Alfred Hitchcock Presents
In season 1, episode 7 of Alfred Hitchcock Presents, titled "Breakdown" (November 13, 1955, on CBS), the sole survivor of a violent collision (Joseph Cotten) finds himself in a locked-in state, unable even to move an eyelid. The viewer experiences the victim's point of view, "hearing" his thoughts and feelings as they run from shock to anger to frustration to the realization that he may be put in his grave alive.

Breaking Bad
Hector Salamanca, a character on Breaking Bad and Better Call Saul, was left paralyzed after having a stroke. Initially unable to move any part of his body, he later gained use of his right index finger and rang a bell attached to his wheelchair to communicate.

Criminal Minds
In the Criminal Minds episode "The Uncanny Valley", the unsub Samantha Malcolm induces locked-in syndrome using a series of drugs in three women. Her reason is she is trying to complete a series of dolls she lost as a young girl. Every two months, a woman will die as the stress wreaks havoc on the body. Only one woman, who has diabetes, is able to counteract the drugs and fight off her locked-in syndrome. The episode "To Bear Witness" also uses locked-in syndrome; in it a man falls into locked-in syndrome after surviving a botched lobotomy and communicates to Derek (Shemar Moore) through blinks.

CSI: New York
The CSI: NY episode "Blink" presented an instance of locked-in syndrome wherein a woman (portrayed by Jewel Christian) was sedated by the killer, who applied pressure to certain points on her head, resulting in her paralysis.
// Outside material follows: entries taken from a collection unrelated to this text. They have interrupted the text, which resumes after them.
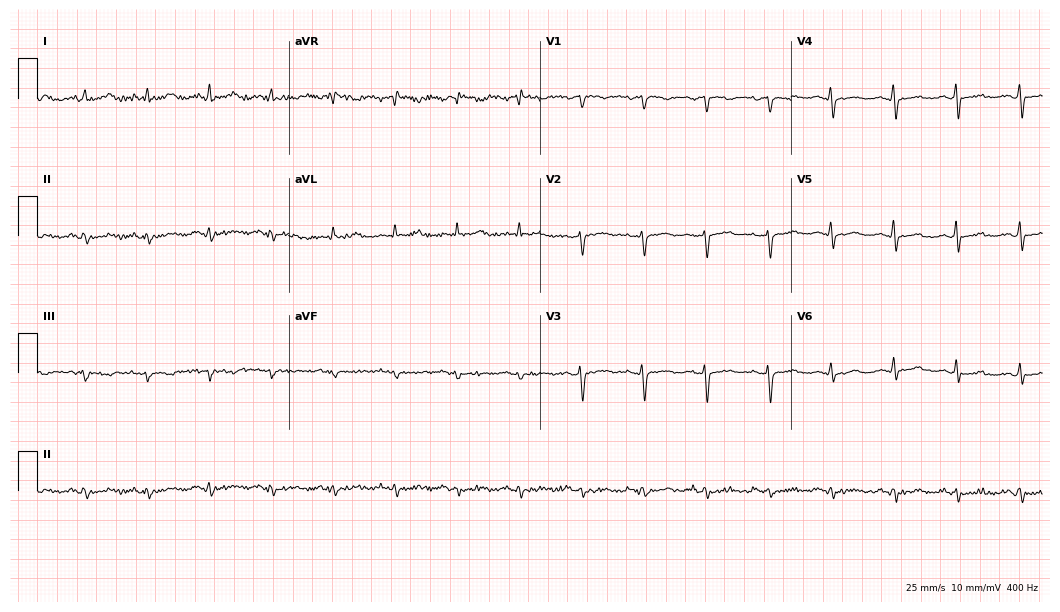
Resting 12-lead electrocardiogram (10.2-second recording at 400 Hz). Patient: a woman, 60 years old. None of these six findings is recorded: first-degree AV block, right bundle branch block, left bundle branch block, sinus bradycardia, atrial fibrillation, sinus tachycardia.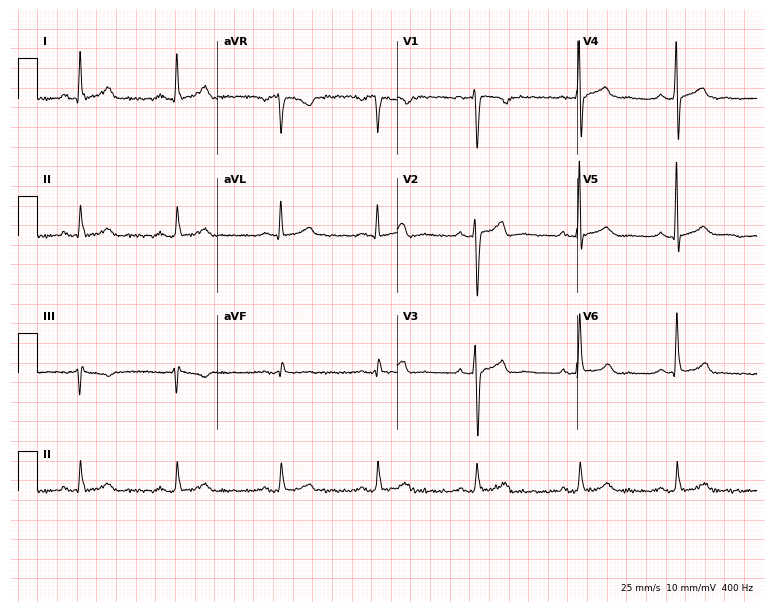
Electrocardiogram (7.3-second recording at 400 Hz), a male, 36 years old. Overall reading on record: normal ECG.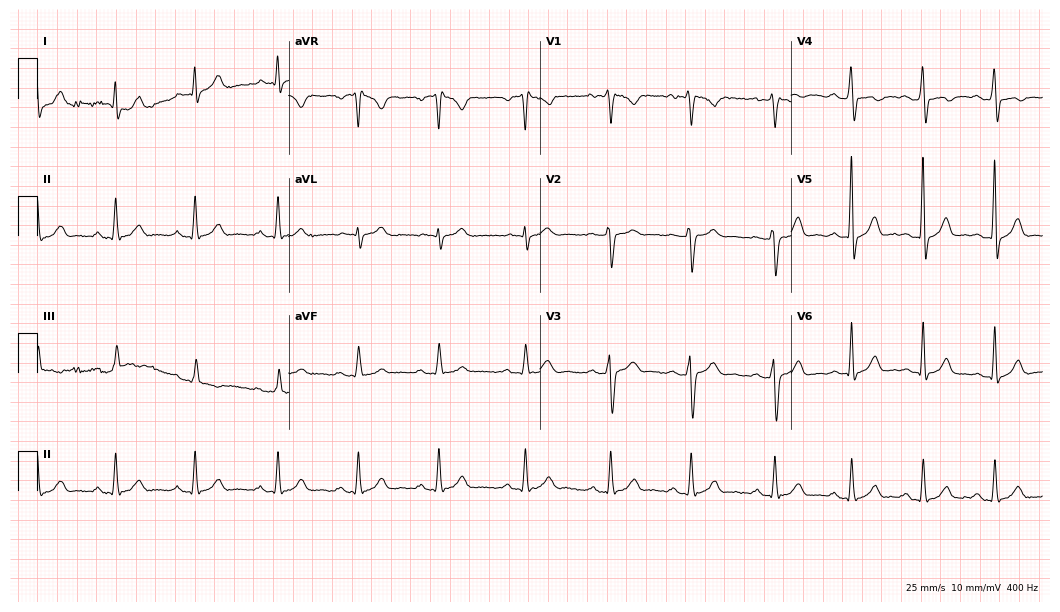
ECG (10.2-second recording at 400 Hz) — a 26-year-old man. Screened for six findings — first-degree AV block, right bundle branch block, left bundle branch block, sinus bradycardia, atrial fibrillation, sinus tachycardia — none is recorded.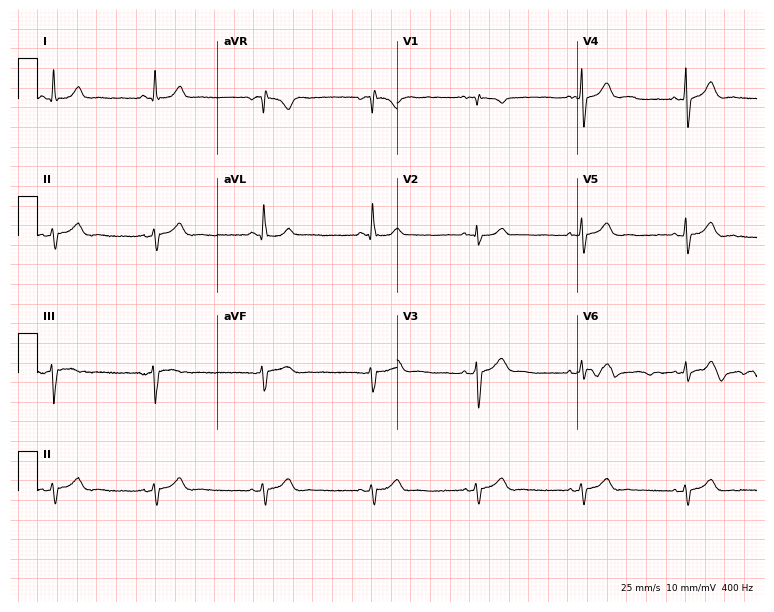
Standard 12-lead ECG recorded from a man, 53 years old (7.3-second recording at 400 Hz). None of these six findings is recorded: first-degree AV block, right bundle branch block, left bundle branch block, sinus bradycardia, atrial fibrillation, sinus tachycardia. Only these six findings were labelled.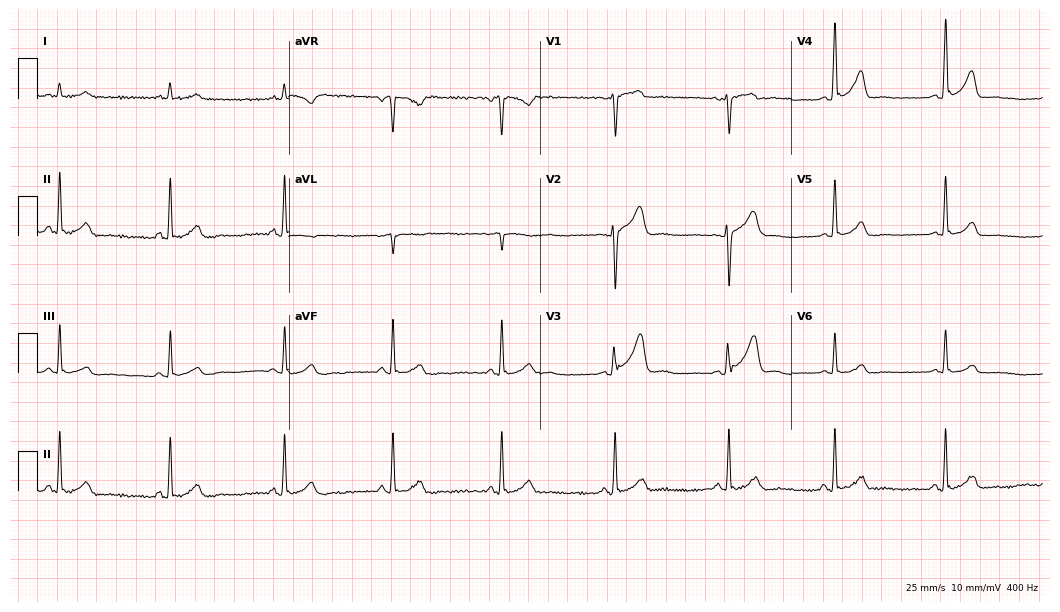
12-lead ECG from a 26-year-old male patient. Labelled as a normal ECG.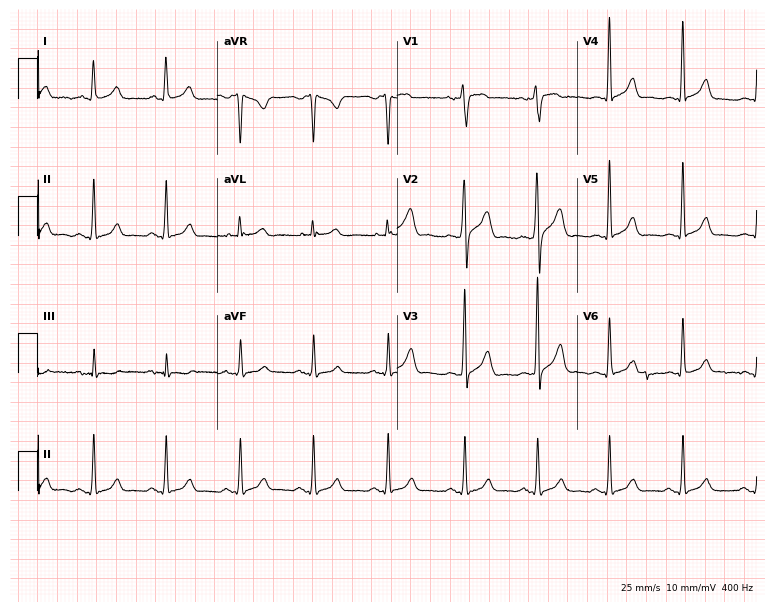
12-lead ECG (7.3-second recording at 400 Hz) from a 48-year-old man. Screened for six findings — first-degree AV block, right bundle branch block, left bundle branch block, sinus bradycardia, atrial fibrillation, sinus tachycardia — none is recorded.

The killer's previous attempts resulted in his victims' dying.

Forever
In the Forever episode "The Last Death of Henry Morgan," Henry confronts his immortal stalker, Adam, and lures Adam close enough to plunge a needle into his neck and inject a full syringe of air.  We later see Adam now has Locked-In Syndrome from an air embolism to his brainstem.  The scene is from Adam's point of view, the image out of focus and voices mildly distorted.  The doctor tells Henry Adam's condition could last a lifetime - the only way to stop Adam killing mortals and tormenting Henry will be to keep him alive in this state.

House M.D.
The House M.D. episode "Locked In" presented a case of locked-in syndrome, which later turned into a case of total locked-in syndrome; the patient was portrayed by Mos Def.

Scrubs
In the Scrubs episode "His Story III", a patient (played by Henry LeBlanc) is presented with locked-in syndrome.

Star Trek
In the Star Trek episode "The Menagerie", Star Fleet captain Christopher Pike (played by Jeffrey Hunter when healthy, and Sean Kenney when injured) is severely burned, completely paralyzed, and can communicate only by brain waves; he can operate an electrical wheelchair and can answer yes/no questions by "one flash for yes, two flashes for no".  This episode aired in November 1966; the first actual such interface was done by Fetz at the University of Washington in 1969, as noted in brain–computer interface.

TED Talks
On the TED Talk website a talk was posted about the story of one family's journey with a brainstem stroke called: "My Father, Locked-in his Body but Soaring Free". Another talk was given about graffiti artist TEMPT and the open source eye tracking device that was developed for him by his friends: "The Invention That Unlocked A Locked In Artist"

Calvary
In Calvary Dr. Frank Harte (Aidan Gillen) tells Father James (Brendan Gleeson) a story about a small child rendered deaf, mute, paralyzed and blind after botched anaesthesia, and contemplates the ineffable terror of such sensory isolation.